[Opening Listed records section]

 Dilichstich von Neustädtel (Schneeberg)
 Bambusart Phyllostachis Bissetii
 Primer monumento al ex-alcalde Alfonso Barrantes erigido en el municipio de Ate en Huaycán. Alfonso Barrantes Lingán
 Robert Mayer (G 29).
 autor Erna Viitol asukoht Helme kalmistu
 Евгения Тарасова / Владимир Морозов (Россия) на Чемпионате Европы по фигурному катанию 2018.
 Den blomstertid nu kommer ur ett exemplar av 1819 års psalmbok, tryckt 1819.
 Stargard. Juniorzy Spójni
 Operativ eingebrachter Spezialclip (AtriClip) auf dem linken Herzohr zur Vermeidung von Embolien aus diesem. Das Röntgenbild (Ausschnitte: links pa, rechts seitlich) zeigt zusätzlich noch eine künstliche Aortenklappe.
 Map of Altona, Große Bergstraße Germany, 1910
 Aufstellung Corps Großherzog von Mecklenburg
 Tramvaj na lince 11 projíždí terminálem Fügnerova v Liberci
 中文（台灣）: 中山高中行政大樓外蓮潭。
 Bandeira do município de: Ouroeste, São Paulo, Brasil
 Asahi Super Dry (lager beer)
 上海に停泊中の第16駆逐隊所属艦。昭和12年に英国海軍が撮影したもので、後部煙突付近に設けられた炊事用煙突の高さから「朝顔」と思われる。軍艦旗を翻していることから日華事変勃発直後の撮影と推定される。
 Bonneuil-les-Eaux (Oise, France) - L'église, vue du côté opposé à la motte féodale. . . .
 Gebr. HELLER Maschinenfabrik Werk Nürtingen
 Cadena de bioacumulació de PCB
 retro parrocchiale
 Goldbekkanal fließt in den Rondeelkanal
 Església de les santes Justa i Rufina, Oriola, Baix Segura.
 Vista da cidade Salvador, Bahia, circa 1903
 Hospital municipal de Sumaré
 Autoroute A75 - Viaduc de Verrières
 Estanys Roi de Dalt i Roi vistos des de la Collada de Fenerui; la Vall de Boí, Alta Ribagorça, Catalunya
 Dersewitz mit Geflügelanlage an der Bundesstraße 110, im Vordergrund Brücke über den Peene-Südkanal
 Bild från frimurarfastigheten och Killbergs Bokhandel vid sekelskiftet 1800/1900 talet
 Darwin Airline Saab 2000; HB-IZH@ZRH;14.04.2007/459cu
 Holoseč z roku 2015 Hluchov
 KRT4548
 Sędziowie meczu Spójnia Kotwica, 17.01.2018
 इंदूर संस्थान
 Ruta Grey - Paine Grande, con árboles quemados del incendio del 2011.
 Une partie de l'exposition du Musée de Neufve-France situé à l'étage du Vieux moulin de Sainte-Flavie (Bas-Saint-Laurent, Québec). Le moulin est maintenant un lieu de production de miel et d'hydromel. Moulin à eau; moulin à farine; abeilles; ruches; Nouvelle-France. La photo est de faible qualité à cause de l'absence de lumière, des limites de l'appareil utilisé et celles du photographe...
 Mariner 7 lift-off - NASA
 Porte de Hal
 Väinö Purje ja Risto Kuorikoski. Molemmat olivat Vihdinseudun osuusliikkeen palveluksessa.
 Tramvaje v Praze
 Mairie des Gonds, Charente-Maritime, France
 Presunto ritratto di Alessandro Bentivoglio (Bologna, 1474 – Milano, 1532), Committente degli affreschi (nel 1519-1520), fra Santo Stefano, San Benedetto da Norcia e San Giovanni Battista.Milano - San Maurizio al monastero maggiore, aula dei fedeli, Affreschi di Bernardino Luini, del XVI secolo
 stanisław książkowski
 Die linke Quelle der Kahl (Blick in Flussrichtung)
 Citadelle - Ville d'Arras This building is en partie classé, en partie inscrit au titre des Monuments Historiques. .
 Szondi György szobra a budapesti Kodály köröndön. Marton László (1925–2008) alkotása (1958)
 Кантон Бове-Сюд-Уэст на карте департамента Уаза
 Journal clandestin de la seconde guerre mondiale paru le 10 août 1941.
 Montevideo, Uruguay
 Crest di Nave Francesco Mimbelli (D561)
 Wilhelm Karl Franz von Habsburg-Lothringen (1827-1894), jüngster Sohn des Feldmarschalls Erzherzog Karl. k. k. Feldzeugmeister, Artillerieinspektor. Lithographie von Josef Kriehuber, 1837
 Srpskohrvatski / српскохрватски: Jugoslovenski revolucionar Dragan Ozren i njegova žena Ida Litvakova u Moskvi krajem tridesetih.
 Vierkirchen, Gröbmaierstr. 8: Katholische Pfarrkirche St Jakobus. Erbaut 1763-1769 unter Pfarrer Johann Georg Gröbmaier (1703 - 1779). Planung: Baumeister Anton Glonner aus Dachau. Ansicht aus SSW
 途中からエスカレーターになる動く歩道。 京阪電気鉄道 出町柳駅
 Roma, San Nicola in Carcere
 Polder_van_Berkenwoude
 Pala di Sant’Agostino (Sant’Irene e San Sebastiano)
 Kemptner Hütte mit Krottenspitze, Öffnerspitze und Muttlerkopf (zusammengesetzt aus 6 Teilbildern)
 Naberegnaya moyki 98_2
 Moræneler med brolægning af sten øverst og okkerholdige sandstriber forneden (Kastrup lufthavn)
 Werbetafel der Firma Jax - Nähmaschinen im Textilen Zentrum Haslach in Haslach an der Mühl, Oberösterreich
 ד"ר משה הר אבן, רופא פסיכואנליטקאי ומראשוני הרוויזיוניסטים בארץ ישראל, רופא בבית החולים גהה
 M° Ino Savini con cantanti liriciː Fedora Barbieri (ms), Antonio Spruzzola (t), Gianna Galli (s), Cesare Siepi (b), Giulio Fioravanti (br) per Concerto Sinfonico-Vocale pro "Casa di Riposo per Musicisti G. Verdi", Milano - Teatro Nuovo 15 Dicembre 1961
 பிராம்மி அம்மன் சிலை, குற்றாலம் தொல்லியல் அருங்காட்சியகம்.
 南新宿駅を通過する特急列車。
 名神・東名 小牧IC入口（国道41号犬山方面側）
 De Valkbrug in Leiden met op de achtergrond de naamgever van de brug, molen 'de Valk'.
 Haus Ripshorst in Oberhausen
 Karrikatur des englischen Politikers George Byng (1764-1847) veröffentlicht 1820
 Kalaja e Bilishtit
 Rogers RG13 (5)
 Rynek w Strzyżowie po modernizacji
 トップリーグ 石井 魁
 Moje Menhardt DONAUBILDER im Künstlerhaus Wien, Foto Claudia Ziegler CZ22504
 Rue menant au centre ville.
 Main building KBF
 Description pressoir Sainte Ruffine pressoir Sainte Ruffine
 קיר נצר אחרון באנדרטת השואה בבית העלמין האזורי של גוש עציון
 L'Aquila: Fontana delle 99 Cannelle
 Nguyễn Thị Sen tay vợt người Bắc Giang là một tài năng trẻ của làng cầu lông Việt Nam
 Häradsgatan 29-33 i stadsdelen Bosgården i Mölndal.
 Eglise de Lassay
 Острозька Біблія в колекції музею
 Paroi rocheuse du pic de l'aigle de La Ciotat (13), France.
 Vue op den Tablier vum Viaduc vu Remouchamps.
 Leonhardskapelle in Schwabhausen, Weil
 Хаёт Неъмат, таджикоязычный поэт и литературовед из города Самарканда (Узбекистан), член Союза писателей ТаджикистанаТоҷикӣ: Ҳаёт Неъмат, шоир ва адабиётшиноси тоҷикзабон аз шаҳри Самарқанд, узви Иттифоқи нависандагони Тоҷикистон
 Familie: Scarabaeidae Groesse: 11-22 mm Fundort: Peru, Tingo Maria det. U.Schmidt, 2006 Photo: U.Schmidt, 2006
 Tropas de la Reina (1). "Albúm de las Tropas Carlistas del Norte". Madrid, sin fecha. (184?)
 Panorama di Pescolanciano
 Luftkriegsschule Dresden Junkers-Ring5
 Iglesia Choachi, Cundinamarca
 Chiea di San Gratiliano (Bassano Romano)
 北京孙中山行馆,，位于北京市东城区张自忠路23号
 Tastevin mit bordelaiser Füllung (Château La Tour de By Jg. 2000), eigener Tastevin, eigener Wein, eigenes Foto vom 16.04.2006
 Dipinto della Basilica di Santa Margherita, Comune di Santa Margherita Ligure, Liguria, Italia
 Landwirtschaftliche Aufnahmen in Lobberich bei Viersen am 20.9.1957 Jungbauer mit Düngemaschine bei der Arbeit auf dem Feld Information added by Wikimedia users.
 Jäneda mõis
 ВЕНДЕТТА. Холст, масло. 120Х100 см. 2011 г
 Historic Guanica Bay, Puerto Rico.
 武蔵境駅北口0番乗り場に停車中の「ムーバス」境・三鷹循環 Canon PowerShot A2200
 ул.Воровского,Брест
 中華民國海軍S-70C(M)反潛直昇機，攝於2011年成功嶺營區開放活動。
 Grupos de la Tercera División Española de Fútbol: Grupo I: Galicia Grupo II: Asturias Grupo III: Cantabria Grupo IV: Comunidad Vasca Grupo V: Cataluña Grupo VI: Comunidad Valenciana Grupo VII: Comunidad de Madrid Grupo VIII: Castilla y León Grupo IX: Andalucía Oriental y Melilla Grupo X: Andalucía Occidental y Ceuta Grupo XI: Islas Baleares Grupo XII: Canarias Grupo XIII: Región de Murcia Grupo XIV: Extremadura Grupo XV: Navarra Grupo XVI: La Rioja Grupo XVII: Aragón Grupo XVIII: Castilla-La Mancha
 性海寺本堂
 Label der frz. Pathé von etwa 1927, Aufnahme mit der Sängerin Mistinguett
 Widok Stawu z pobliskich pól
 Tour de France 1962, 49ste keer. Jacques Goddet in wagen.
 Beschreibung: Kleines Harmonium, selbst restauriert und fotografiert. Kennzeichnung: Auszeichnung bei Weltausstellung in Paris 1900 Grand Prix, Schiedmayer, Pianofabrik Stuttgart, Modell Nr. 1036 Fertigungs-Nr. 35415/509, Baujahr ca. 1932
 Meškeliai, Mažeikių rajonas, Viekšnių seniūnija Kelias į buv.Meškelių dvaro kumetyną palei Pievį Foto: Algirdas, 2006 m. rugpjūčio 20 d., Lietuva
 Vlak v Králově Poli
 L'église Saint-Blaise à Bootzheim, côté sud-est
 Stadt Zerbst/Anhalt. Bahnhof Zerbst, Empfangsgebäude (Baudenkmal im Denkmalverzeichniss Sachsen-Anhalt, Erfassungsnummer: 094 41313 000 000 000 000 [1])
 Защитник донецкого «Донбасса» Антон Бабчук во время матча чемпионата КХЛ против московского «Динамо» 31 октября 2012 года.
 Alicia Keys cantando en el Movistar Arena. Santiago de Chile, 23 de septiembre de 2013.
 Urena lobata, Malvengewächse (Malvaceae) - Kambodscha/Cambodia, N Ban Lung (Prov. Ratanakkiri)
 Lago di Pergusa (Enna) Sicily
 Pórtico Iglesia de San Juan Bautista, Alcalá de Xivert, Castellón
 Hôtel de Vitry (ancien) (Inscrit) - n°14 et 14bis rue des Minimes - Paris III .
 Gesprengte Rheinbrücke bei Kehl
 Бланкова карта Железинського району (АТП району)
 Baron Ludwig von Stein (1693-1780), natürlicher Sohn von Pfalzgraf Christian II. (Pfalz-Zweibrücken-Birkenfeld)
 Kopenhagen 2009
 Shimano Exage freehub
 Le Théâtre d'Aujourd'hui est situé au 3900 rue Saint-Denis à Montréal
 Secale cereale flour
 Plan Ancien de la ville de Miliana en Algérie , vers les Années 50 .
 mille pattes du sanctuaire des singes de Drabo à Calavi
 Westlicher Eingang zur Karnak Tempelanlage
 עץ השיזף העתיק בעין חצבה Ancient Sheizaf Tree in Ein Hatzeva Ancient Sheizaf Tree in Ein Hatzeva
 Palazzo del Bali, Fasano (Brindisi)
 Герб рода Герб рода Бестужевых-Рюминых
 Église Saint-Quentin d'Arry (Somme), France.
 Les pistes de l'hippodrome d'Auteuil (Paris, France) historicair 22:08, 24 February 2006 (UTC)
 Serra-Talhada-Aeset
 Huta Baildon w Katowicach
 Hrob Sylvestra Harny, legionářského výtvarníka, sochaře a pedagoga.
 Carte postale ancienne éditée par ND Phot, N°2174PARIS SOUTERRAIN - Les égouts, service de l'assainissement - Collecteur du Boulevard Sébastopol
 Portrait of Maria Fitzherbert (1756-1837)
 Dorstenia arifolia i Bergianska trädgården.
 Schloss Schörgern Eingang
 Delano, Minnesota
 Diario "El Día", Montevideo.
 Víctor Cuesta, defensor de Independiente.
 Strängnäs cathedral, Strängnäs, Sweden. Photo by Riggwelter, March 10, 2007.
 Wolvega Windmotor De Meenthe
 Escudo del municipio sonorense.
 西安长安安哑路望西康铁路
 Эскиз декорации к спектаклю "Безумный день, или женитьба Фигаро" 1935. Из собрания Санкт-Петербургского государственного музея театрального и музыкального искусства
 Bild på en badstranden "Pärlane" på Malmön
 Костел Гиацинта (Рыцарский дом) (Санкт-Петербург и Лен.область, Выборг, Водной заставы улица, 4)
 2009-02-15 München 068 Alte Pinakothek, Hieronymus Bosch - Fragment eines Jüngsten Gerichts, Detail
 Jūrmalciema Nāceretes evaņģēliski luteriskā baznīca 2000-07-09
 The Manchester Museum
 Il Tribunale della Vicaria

[Closing Listed records section]

● Exercise details
From the entries above, write out only the lines starting at the line that holds "Tramvaje v Praze" and ending at the line that holds "Naberegnaya moyki 98_2", keeping both and matching them exactly.

● Task output
 Tramvaje v Praze
 Mairie des Gonds, Charente-Maritime, France
 Presunto ritratto di Alessandro Bentivoglio (Bologna, 1474 – Milano, 1532), Committente degli affreschi (nel 1519-1520), fra Santo Stefano, San Benedetto da Norcia e San Giovanni Battista.Milano - San Maurizio al monastero maggiore, aula dei fedeli, Affreschi di Bernardino Luini, del XVI secolo
 stanisław książkowski
 Die linke Quelle der Kahl (Blick in Flussrichtung)
 Citadelle - Ville d'Arras This building is en partie classé, en partie inscrit au titre des Monuments Historiques. .
 Szondi György szobra a budapesti Kodály köröndön. Marton László (1925–2008) alkotása (1958)
 Кантон Бове-Сюд-Уэст на карте департамента Уаза
 Journal clandestin de la seconde guerre mondiale paru le 10 août 1941.
 Montevideo, Uruguay
 Crest di Nave Francesco Mimbelli (D561)
 Wilhelm Karl Franz von Habsburg-Lothringen (1827-1894), jüngster Sohn des Feldmarschalls Erzherzog Karl. k. k. Feldzeugmeister, Artillerieinspektor. Lithographie von Josef Kriehuber, 1837
 Srpskohrvatski / српскохрватски: Jugoslovenski revolucionar Dragan Ozren i njegova žena Ida Litvakova u Moskvi krajem tridesetih.
 Vierkirchen, Gröbmaierstr. 8: Katholische Pfarrkirche St Jakobus. Erbaut 1763-1769 unter Pfarrer Johann Georg Gröbmaier (1703 - 1779). Planung: Baumeister Anton Glonner aus Dachau. Ansicht aus SSW
 途中からエスカレーターになる動く歩道。 京阪電気鉄道 出町柳駅
 Roma, San Nicola in Carcere
 Polder_van_Berkenwoude
 Pala di Sant’Agostino (Sant’Irene e San Sebastiano)
 Kemptner Hütte mit Krottenspitze, Öffnerspitze und Muttlerkopf (zusammengesetzt aus 6 Teilbildern)
 Naberegnaya moyki 98_2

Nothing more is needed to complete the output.